# Objective:

Exploratory Data Analysis (EDA) is a vital step in data science that involves understanding a dataset's structure, characteristics, and insights before applying advanced models. However, EDA can be complex and repetitive, involving tasks like data cleaning, preprocessing, statistical analysis, and visualization. In collaborative settings, managing these tasks efficiently while incorporating feedback and producing high-quality reports add further challenges.

This project simplifies the EDA process using a multi-agent system built with AutoGen. Each agent is designed with a specific role to ensure task specialization and moularity.


### Install Autogen

In [1]:
!pip install -q autogen-agentchat==0.2.38

### Relevant Imports

In [2]:
import os
import shutil
import pandas as pd
import numpy as np
import matplotlib.pyplot as plt
import seaborn as sns
from google.colab import files
from google.colab import userdata
import autogen
from autogen import UserProxyAgent, AssistantAgent, GroupChat, GroupChatManager

### Import Sample Dataset

Using the following dataset from Kaggle: [House Price Dataset](https://www.kaggle.com/datasets/neurocipher/house-price-for-linear-regression?resource=download)

### About the Dataset

This housing dataset provides detailed information on residential properties along with their market selling prices, making it perfect for ML regression projects, EDA, and price prediction models.

More information in the link

In [43]:
# Only if you need to clear workspace

import shutil
import os

workspace_path = "/content/workspace"

if os.path.exists(workspace_path):
    shutil.rmtree(workspace_path)

os.makedirs(workspace_path, exist_ok=True)
print("Workspace cleared.")

Workspace cleared.


In [44]:
uploaded = files.upload()

uploaded_filename = next(iter(uploaded))

os.makedirs("/content/workspace", exist_ok=True)

shutil.copy(
    f"/content/{uploaded_filename}",
    "/content/workspace/dataset.csv"
)

print("CSV available at:", "/content/workspace/dataset.csv")

Saving Housing.csv to Housing.csv
CSV available at: /content/workspace/dataset.csv


In [45]:
df = pd.read_csv("/content/workspace/dataset.csv")
df.head()

Unnamed: 0,price,area,bedrooms,bathrooms,stories,mainroad,guestroom,basement,hotwaterheating,airconditioning,parking,prefarea,furnishingstatus
0,13300000,7420,4,2,3,yes,no,no,no,yes,2,yes,furnished
1,12250000,8960,4,4,4,yes,no,no,no,yes,3,no,furnished
2,12250000,9960,3,2,2,yes,no,yes,no,no,2,yes,semi-furnished
3,12215000,7500,4,2,2,yes,no,yes,no,yes,3,yes,furnished
4,11410000,7420,4,1,2,yes,yes,yes,no,yes,2,no,furnished


### Set Up API Key and LLM Config

In [12]:
OPENAI_API_KEY = userdata.get("OPENAI_API_KEY")

config_list_gpt4o = [{"model": "gpt-4o", "api_key": OPENAI_API_KEY}]

gpt4o_config = {
    "cache_seed": 42,
    "temperature": 0.0,
    "config_list": config_list_gpt4o,
    "timeout": 120,
    "max_tokens": 900,
}

## Set Up the Agents that will be Used

### Admin Agent

Oversees the workflow, ensures coordination, and maintains alignment with project goals.

In [46]:
user_proxy = UserProxyAgent(
    name="Admin",
    system_message=
    """
    A human admin.
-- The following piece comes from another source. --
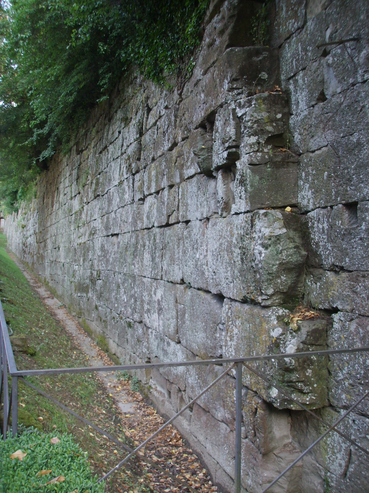 Mura etrusche di fiesole

Code execution needs to be approved by this admin.
    """,
    human_input_mode="NEVER",
    max_consecutive_auto_reply=5,
    code_execution_config=False,
)

### Data Preperation Agent

Handles data cleaning and preprocessing

In [47]:
data_processer = AssistantAgent(
    name="DataProcesser",
    llm_config=gpt4o_config,
    system_message=
    """
    Data processer. Find the dataset at /content/workspace/dataset.csv. Go
    through the dataset and clean it to prepare it for exploratory data analysis
    using python code. Save the new dataset as /content/workspace/cleaned_data.csv.
    This dataset should be prepared before the data analyst performs EDA.
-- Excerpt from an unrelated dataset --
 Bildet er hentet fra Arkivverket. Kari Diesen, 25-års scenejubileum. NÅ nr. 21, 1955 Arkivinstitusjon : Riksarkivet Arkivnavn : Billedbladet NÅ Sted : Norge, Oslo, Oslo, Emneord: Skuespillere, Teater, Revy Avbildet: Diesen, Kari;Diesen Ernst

    Only output python code for the executor to execute. The
    user can't modify your code so do not suggest incomplete code which requires
    others to modify. If the code results in an error, fix the error and output
    the code again.

    If the result indicates there is an error, fix the error and output the code again.
    Suggest the full code instead of partial code or code changes. If the error
    can't be fixed or if the task is not solved even after the code is executed
    successfully, analyze the problem, revisit your assumption, collect
    additional info you need, and think of a different approach to try.
    """,
)

### EDA Agent

Performs statistical summarization and generates insights and visualizations.

In [48]:
data_analyst = AssistantAgent(
    name="DataAnalyst",
    llm_config=gpt4o_config,
    system_message=
    """
    Data Analyst. Use the dataset at /content/workspace/cleaned_data.csv that
    has been prepared by the data processer. Using python coding, perform
    statisical summarization and generate insights and visualizations.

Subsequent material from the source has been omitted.